Containing the Criticism

In 1890, an African-American man named George Washington Williams, who had traveled to the Congo to write a book, published the first indictment of the Regime's abuses.


His pamphlet produced a brief flurry of question, but few were prepared to believe his accusations - and no one came forward publicly at the time to corroborate them. 

Over the next ten years, protestant missionaries working in the Congo also began hearing more about atrocities from their congregations, and a few witnessed the violence themselves. They wrote home about their concerns, and a few published protests. These gained little public attention, however, and King Leopold contained the flood through a successful counter-campaign. The King and his supporters published their own articles on the good work supposedly being done in the Congo, and the public proved far more prepared to believe a monarch known for his philanthropy over missionaries, who many believed were being taken in by the exaggerations of 'the natives.'

The Congo Reform Association

Finally in 1902, the critics of the Congo Free State got a champion, E. D. Morel, formerly a clerk in the shipping firm that transported goods in and out of the Congo Free State.

Morel realized from the shipping records what was going on, and he resigned his position in order to devote himself to bringing about reform. He began a newsletter that became an outlet for missionaries, travelers, and a few anonymous officials who had witnessed the atrocities being carried out in the Congo or received reports from the many Congolese who were themselves waging a public relations war by using the few sympathetic Europeans in the Congo to pass on information about what was occurring. Most importantly for the reform movement, Morel received pictures of the mutilations being carried out.

Morel published furiously, and the ensuing outrage led the British Parliament to send an agent, Roger Casement, to investigate. What Casement saw and heard from Congolese people led him to become one of Morel’s strongest allies. Together they formed the Congo Reform Association.

The Slow End to the Free State

The Reform Association quickly gained the support of major celebrities and wealthy philanthropists like George Cadbury, W. E. B. Du Bois, Mark Twain, and Sir Author Conan Doyle. Again, Leopold fought back with his own public relations campaign.
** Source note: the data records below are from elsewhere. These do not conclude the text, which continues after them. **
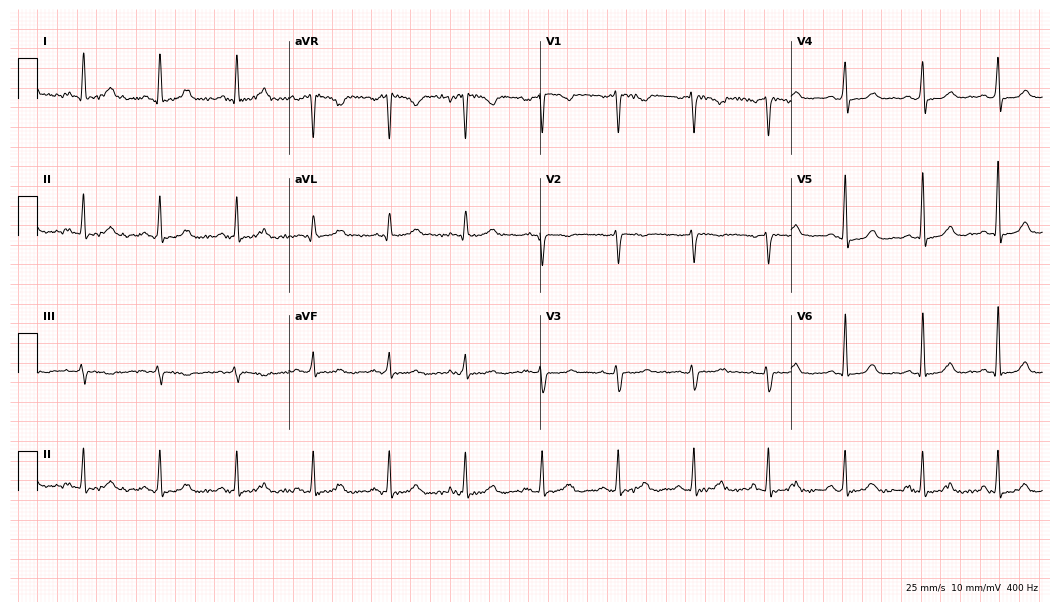
12-lead ECG from a female, 44 years old. Screened for six findings — first-degree AV block, right bundle branch block (RBBB), left bundle branch block (LBBB), sinus bradycardia, atrial fibrillation (AF), sinus tachycardia — none is recorded. Findings outside these six are not listed.
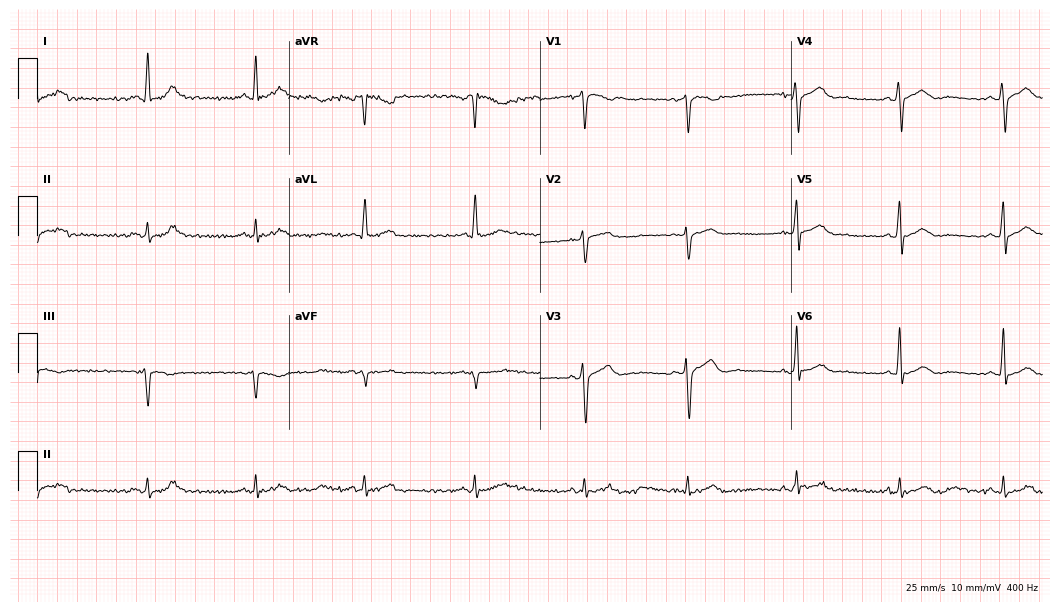
12-lead ECG from a man, 37 years old. Screened for six findings — first-degree AV block, right bundle branch block, left bundle branch block, sinus bradycardia, atrial fibrillation, sinus tachycardia — none is recorded.
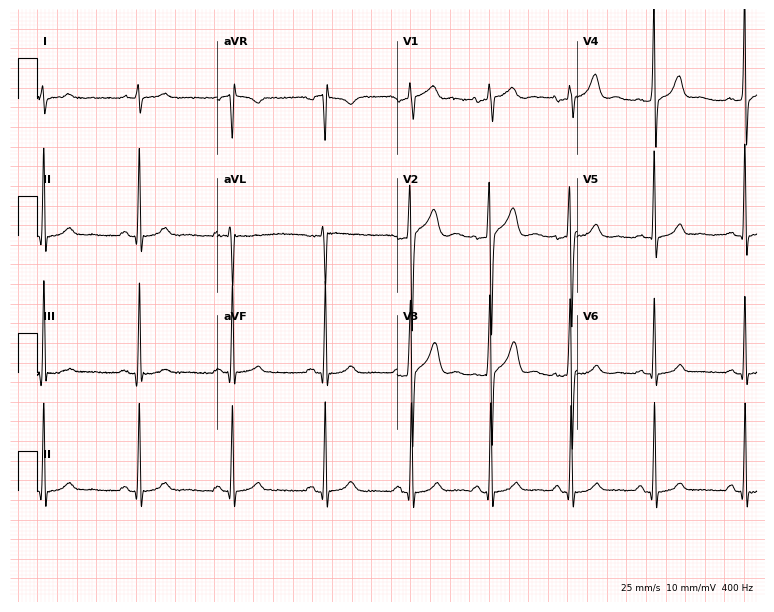
12-lead ECG from a 54-year-old man. No first-degree AV block, right bundle branch block, left bundle branch block, sinus bradycardia, atrial fibrillation or sinus tachycardia recorded for this tracing.
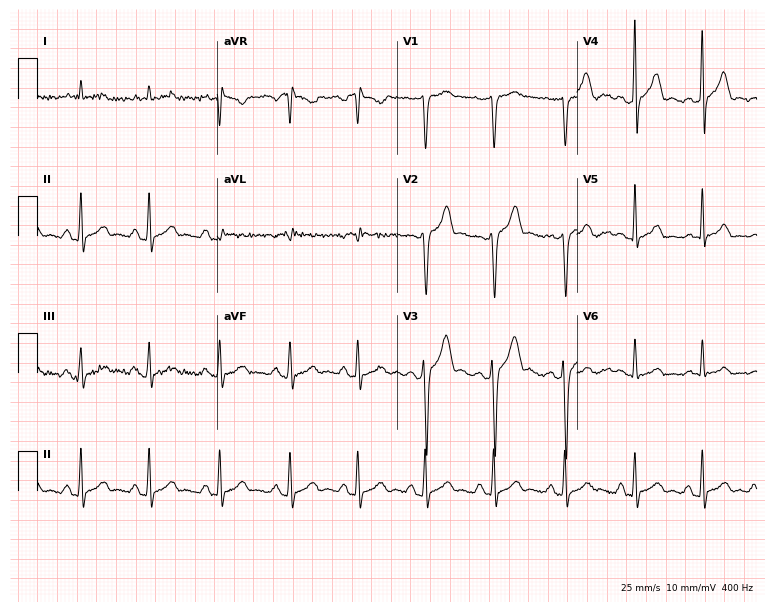
Electrocardiogram, a man, 40 years old. Overall reading on record: normal ECG.
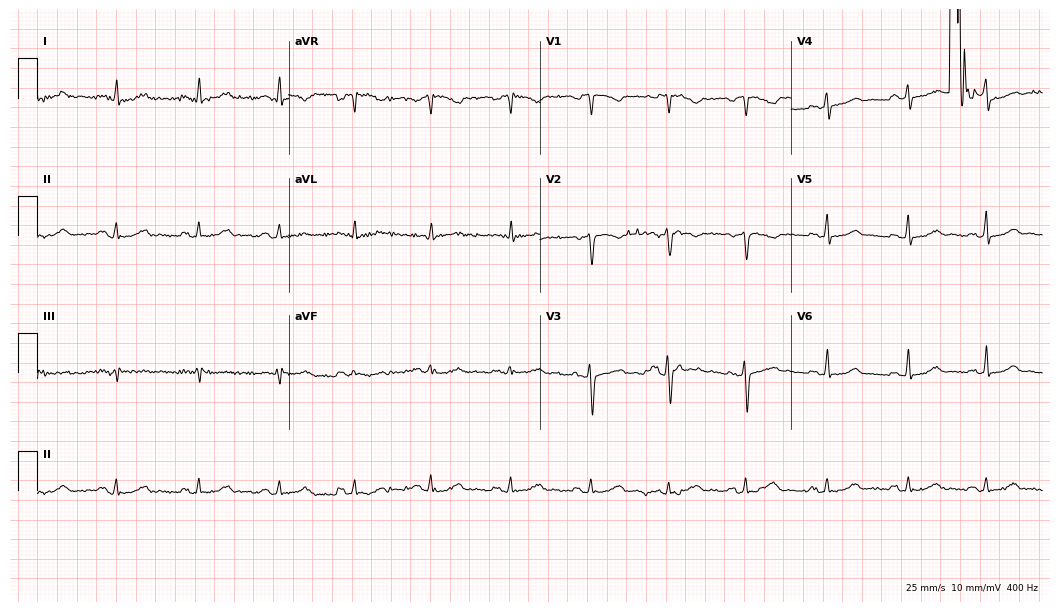
Electrocardiogram, a woman, 38 years old. Of the six screened findings (first-degree AV block, right bundle branch block (RBBB), left bundle branch block (LBBB), sinus bradycardia, atrial fibrillation (AF), sinus tachycardia), none is recorded. Findings outside these six are not listed.
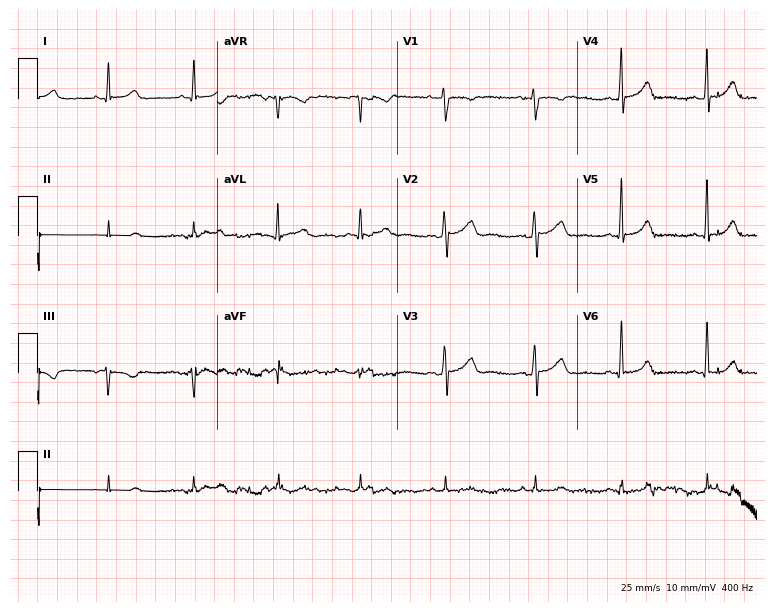
Electrocardiogram (7.3-second recording at 400 Hz), a 29-year-old female. Overall reading on record: normal ECG.
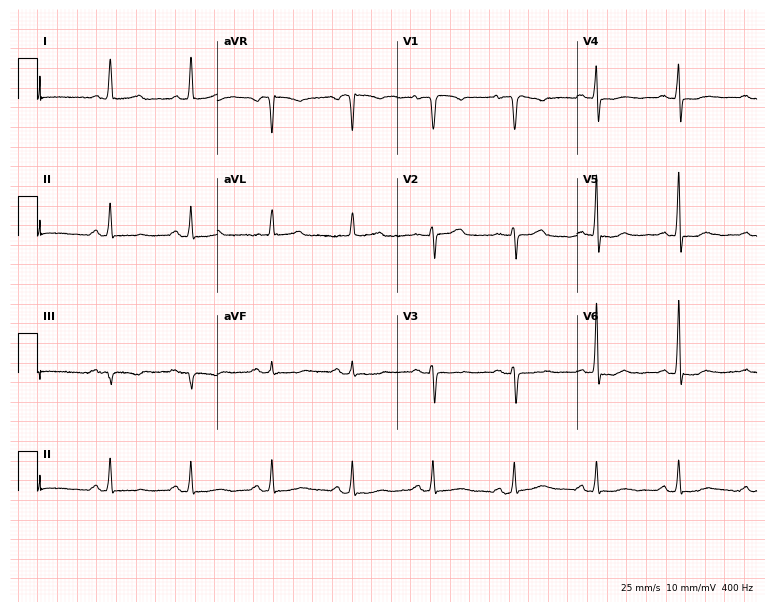
Resting 12-lead electrocardiogram. Patient: an 85-year-old female. None of these six findings is recorded: first-degree AV block, right bundle branch block, left bundle branch block, sinus bradycardia, atrial fibrillation, sinus tachycardia.

He continued to throw doubt on the extent of the violence and blamed the mutilations and other brutalities on the Congolese themselves, particularly the African soldiers of the Force Publique. He also touted his work fighting the slave traders who had dominated and terrorized parts of the Congo before him, but to limited effect since Leopold had initially worked with some of these slavers - even appointing one a governor.

In the face of mounting public pressure, Leopold even appointed his own, supposedly sympathetic committee to investigate the reports. The testimony of the many Congolese people who traveled long distances and ignored violent threats from officials swayed the judges of this supposedly sham hearing, and even their report called for reform. It was 1905. After a further year of accusations and counter-attacks, Leopold accepted that he had lost - sort of. He began negotiations to sell the Congo Free State to the Belgian government, for a tidy sum.

By 1908, the Free State became the Belgian Congo. The worst atrocities had ended, but the forced labor continued. Morel wanted to keep fighting, but his supporters declared victory. A truly great reform movement was over, but the results fell short because support for imperialism remained too strong.